The gloom deepened as if a shroud had fallen over the land. Now the train whistled and
shrieked as it penetrated neighborhoods, heading toward the heart of the city. She watched its
progress along backstreets, much like the shabby areas of Brooklyn she’d left behind. Petticoats and shirts and long johns dangled from tenement clotheslines, and kids chased each other in and
out of alleyways. Soon, beyond the tracks and sheds outside her window, buildings rose up four
and five stories high. Within a few minutes, the train rumbled into the station.
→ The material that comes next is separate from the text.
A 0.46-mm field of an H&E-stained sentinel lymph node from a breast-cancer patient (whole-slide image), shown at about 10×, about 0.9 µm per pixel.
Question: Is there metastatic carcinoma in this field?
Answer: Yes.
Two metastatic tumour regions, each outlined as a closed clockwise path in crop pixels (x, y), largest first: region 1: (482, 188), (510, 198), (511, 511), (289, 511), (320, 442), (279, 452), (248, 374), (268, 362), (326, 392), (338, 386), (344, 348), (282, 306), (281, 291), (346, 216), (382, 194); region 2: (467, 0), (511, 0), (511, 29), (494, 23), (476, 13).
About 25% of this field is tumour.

On the platform below her, pushcarts were huddled here and there, and people dashed about, soldiers in uniform, ladies with bustled skirts, and wide-eyed children clinging to parents. She hauled her satchel from under the seat and followed other passengers out the door. She took a few steps, expecting to be swept into the whirl of people. Where was her brother? Did her telegram get lost? Would they even recognize each other after six years?
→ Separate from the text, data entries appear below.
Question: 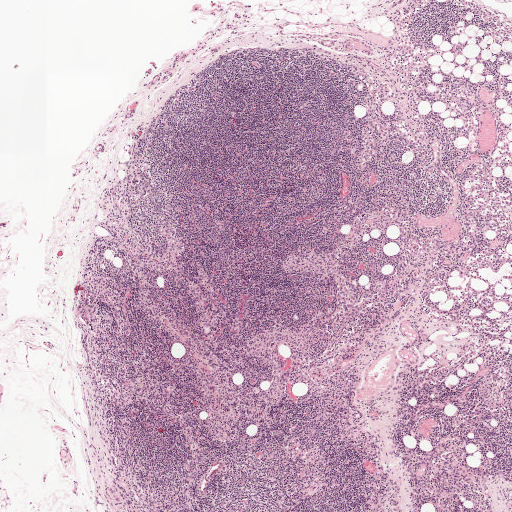
About what magnification does this crop show?

Choices:
 (A) about 40×
 (B) about 20×
 (C) about 2.5×
 (D) about 5×
 (E) about 10×

Answer: (C) about 2.5×
H&E-stained section of a sentinel lymph node (breast cancer), from a whole-slide image, viewed at about 2.5×: the field is about 2.0 mm across, about 3.9 µm per pixel.
Metastatic tumour outline, simplified to 10 points and listed clockwise in crop pixels (x, y): (81, 303), (85, 304), (88, 308), (88, 315), (90, 322), (87, 324), (79, 317), (75, 311), (76, 307), (78, 304).
One more small tumour piece is annotated here but not outlined.
Tumour covers under 5% of the frame.

HERE IS Erin with her notes for Crimson Sky
Right away, the historic details in this story pull readers into the world that’s being built – mentioning Kate’s satchel, bustled skirts, tenements, etc, all help ground the reader in the past. The locket is a great detail, one that works nicely for providing an opening for Kate to think of her mother and her last birthday and a little backstory for readers.
One question I had was regarding the age of Kate. The story is noted as a middle grade, but Kate’s nearly fifteen, which can be a little old for that level. It’s difficult to get a sense of how old the character feels, as most of this first page is description – of the tracks across the prairie, the back streets of Chicago, and the train station – and the narrator doesn’t offer much about what Kate’s thinking or feeling beyond her memories of her mother and wondering whether she and her brother will find each other in the rush of people.
I also keep coming back to the first line (which might be more effective split into two sentences). There’s a sense of grief overcome if Kate wouldn’t have cared about her heart stopping a couple days ago – what’s happened to change that feeling? I like the idea of her heart pounding as if she were running next to the train instead of being seated inside, but there’s no indication of anything that would cause that sort of reaction. The train seems calm, the sky is gray, and the next thing to happen to Kate is for her to remember her mother and when they’d originally planned the trip to Chicago. If she’s not angry or actively upset about something that she’s reacting to in her present moment, why the racing pulse?
Readers might want either a little more at the beginning, in order to draw out the scene (are there people talking on the train? Has anyone said anything to Kate? Does Kate not want to go to her brother?) and establish Kate’s character, or a little less description of sitting and scenery so that the reader and Kate are thrust into Chicago and need to start moving right away.
Thank you Erin for taking the time out of your busy schedule to help all of us improve our writing skills. Your thought have been very helpful and it is much appreciated.